第七百七十九章:難道是詛咒嗎?(1/2)
「你這話說的是什麼意思?你到底想說些什麼?」劉文眾皺著眉頭,一臉凝重的看著眼前的這個道士。
這個道士說的並不是空穴來風,雖然劉文眾不太相信這些,可是現在經過道士這麼提醒,也不由得惴惴不安起來。
「我這話沒有什麼意思,也沒想說些什麼,只是世事難料,福禍相依,年齡尚小被立為太子,恐怕禍大於福啊!」道士再次說道。
道士語不驚人死不休,不停的衝擊著劉文眾的心理防線。
「你是什麼人?竟然敢在這裡大放厥詞,竟然還敢當中咒如今的太子,這話要是傳到陛下哪裡去,你覺得你還能活著嗎?」劉文眾的司機不信這個邪,指著道士的鼻子,開口喝罵道。
道士只是冷冰冰的瞥了一眼司機,又衝著劉文眾說道:「從古到今,凡開國皇帝的太子,幾乎沒有好的下場。
其中,更以前朝詭異。懿文太子朱標乃是洪武皇帝的嫡長子,倍受洪武皇帝寵愛。
懿文太子早早的都被洪武皇帝立為了太子,而且,太子的地位非常穩固。
洪武皇帝的其他的兒子對於懿文太子來說,沒有一丁點的威脅,整個朝堂之間,沒有任何人質疑,幾乎整個朝堂都支持懿文太子,他的那些兄弟們也都服他。
懿文太子沒有歷史上的奪嫡遭遇,也沒有人和他掙。
如果沒有意外的話,懿文太子肯定肯定會成為下一個皇帝。
可是結果呢?洪武二十四年八月,懿文太子奉洪武皇帝巡視陝西,於第二年返回金陵。
出發之前,懿文太子身體強健,沒有病症,回來之後,身體也非常強健,沒有病症。可是,好端端的一個大活人,竟然突然說沒就沒了,這裡面的原因,誰能說的清?
毛難道大人不覺得當今太子殿下非常像懿文太子嗎?」
道士臉色平靜,一字一句的說著。
「住口,妖言惑眾!」劉文眾開口呵斥道。
「你知道你在說什麼?你在找死嗎?還是說你嫌棄自己活的時間長了?神神叨叨的,哪裡有道士的樣子?
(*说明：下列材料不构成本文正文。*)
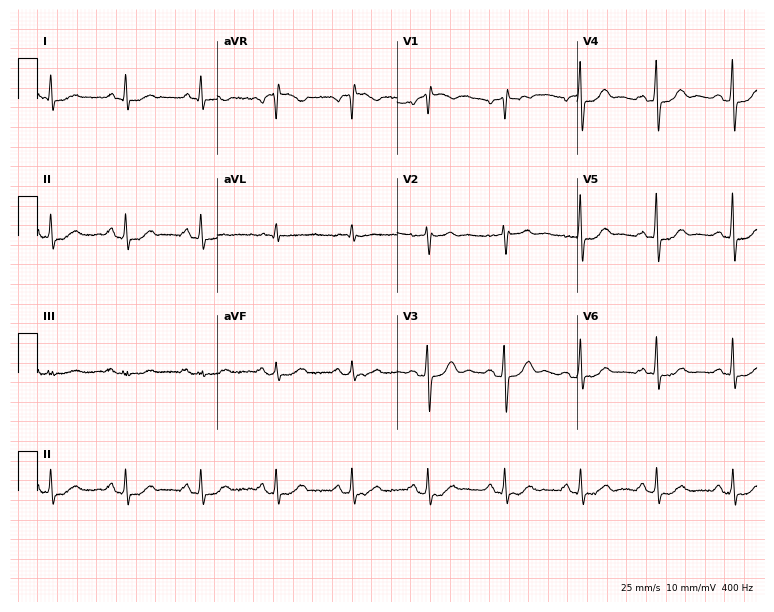
Standard 12-lead ECG recorded from a man, 69 years old. None of these six findings is recorded: first-degree AV block, right bundle branch block, left bundle branch block, sinus bradycardia, atrial fibrillation, sinus tachycardia. Only these six findings were labelled.
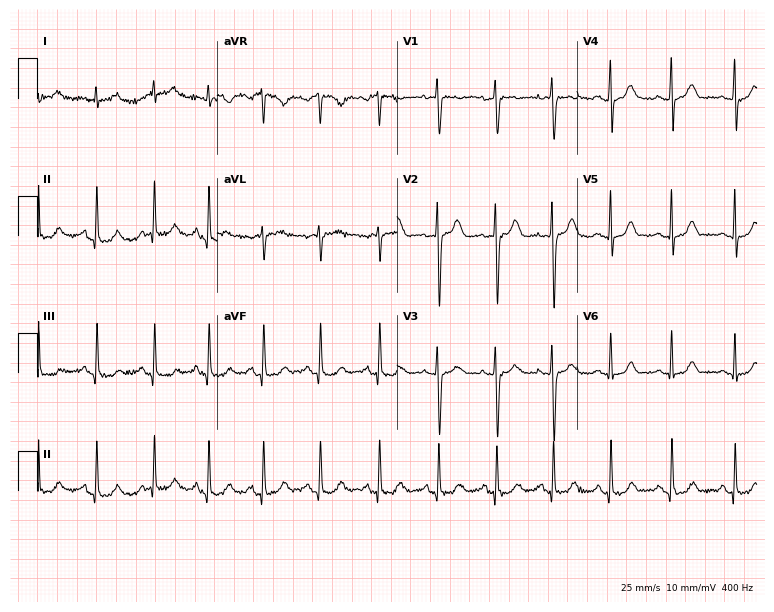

子不語怪力亂神,你以為你說的這些事情我會相信嗎?我告訴你,趕緊給我滾,趁我還沒有發火之前趕緊給我滾。」劉文眾指著道士的鼻子,破口大罵。
劉文眾很少這樣失態,如果不是這個道士說的實在是太過匪夷所思,劉文眾也不會這樣罵人。
「唉!!!」
道士沒有說什麼,長長的嘆了一口氣,轉身離去。
「大人,此人雖然瘋癲,但是並無道理啊?」司機看著道士離開的背影,開口說道。
劉文眾瞪著司機,冷聲道:「太子之事豈是你我能置喙的?不該問的別問,不該說的別說!」
劉文眾說罷,便轉過身子,回到了燒柴汽車當中。
劉文眾活了大半輩子,人老成精,這個道士說的也有幾分道理,剛開始的時候確實將劉文眾給哄住了。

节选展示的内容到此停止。